Implementation Timeline & Milestones

Phase 1: Foundation (Weeks 1-2)

Goals:

  • Home Assistant stable deployment
  • Basic container infrastructure
  • Initial device integration

Success Criteria:

  • HA accessible and controlling existing devices
  • Container stack running reliably
  • Basic automations working

Phase 2: Core Voice System (Weeks 3-4)

Goals:

  • Whisper STT deployment
  • Basic voice-bridge service
  • Simple command processing

Success Criteria:

  • Speech-to-text working with test audio files
  • Claude Code API integration functional
  • Basic "turn on lights" commands working

Phase 3: Production Features (Weeks 5-6)

Goals:

  • Wake word detection
  • Multi-room microphone support
  • Advanced error handling

Success Criteria:

  • Hands-free operation with wake words
  • Reliable operation across multiple rooms
  • Graceful failure modes working

Phase 4: Optimization & Polish (Weeks 7-8)

Goals:

  • Performance optimization
  • Advanced context awareness
  • Visual/audio feedback systems

Success Criteria:

  • Sub-500ms response times
  • Context-aware conversations
  • Family-friendly operation

Cost Analysis

Hardware Costs

  • Microphones: $50-200 per room
  • Processing Hardware: Covered by existing Proxmox setup
  • Additional Storage: ~50GB for models and logs

Service Costs

  • Claude Code API: ~$0.01-0.10 per command (depending on context size)
  • Porcupine Wake Words: $0.50-2.00 per month per wake word
  • No cloud STT costs (fully local)

Estimated Monthly Operating Costs

  • Light Usage (10 commands/day): ~$3-10/month
  • Heavy Usage (50 commands/day): ~$15-50/month
  • Wake word licensing: ~$2-5/month

Conclusion & Next Steps

This voice automation system represents a cutting-edge approach to local smart home control, combining the latest in speech recognition with advanced AI interpretation. The architecture prioritizes privacy, reliability, and extensibility while maintaining the local-only operation you desire.

Key Success Factors:

  1. Proven Technology Stack: Whisper + Claude Code + Home Assistant
  2. Privacy-First Design: Audio never leaves local network
  3. Flexible Architecture: Easy to extend and customize
  4. Reliable Fallbacks: Multiple failure recovery mechanisms

Recommended Implementation Approach:

  1. Start with Home Assistant foundation
  2. Add voice components incrementally
  3. Test thoroughly at each phase
  4. Optimize for your specific use patterns

The combination of your technical expertise, existing infrastructure, and this comprehensive architecture plan sets you up for success in creating a truly advanced, private, and powerful voice-controlled smart home system.
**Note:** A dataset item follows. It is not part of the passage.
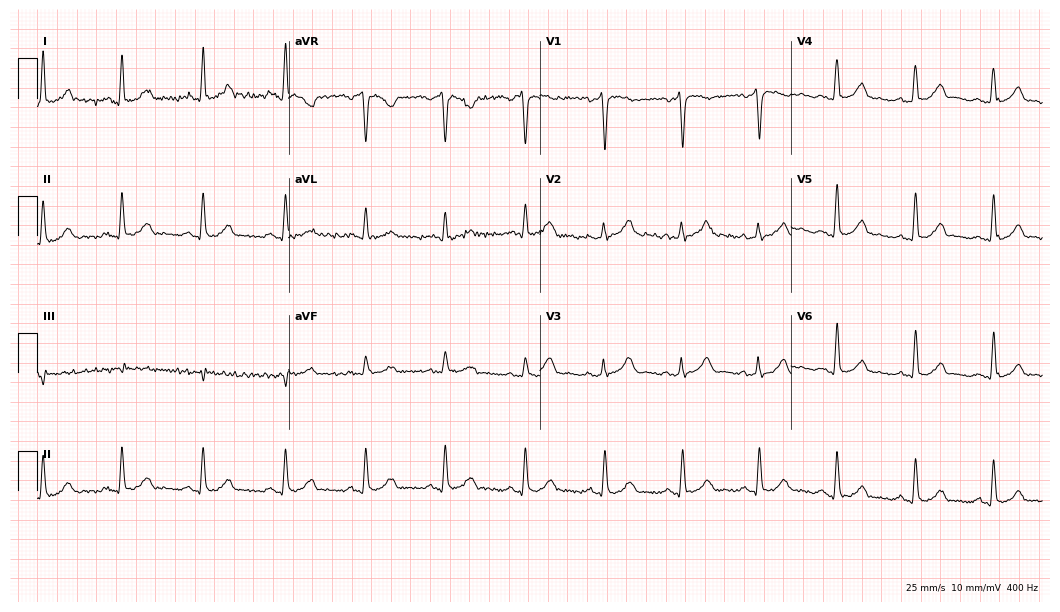
12-lead ECG from a 32-year-old man (10.2-second recording at 400 Hz). Recorded interpretation: within normal limits.
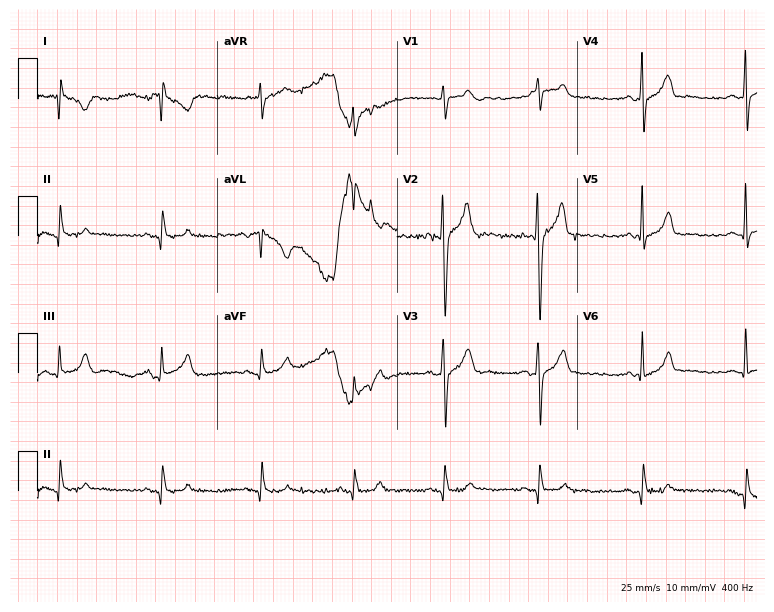
Resting 12-lead electrocardiogram. Patient: a male, 38 years old. None of these six findings is recorded: first-degree AV block, right bundle branch block, left bundle branch block, sinus bradycardia, atrial fibrillation, sinus tachycardia.

This system will provide the advanced automation capabilities that Apple Home lacks while maintaining the local control and privacy that drove your original Home Assistant interest. The addition of Claude Code as the natural language processing layer bridges the gap between human speech and technical automation in a way that would be extremely difficult to achieve with traditional rule-based systems.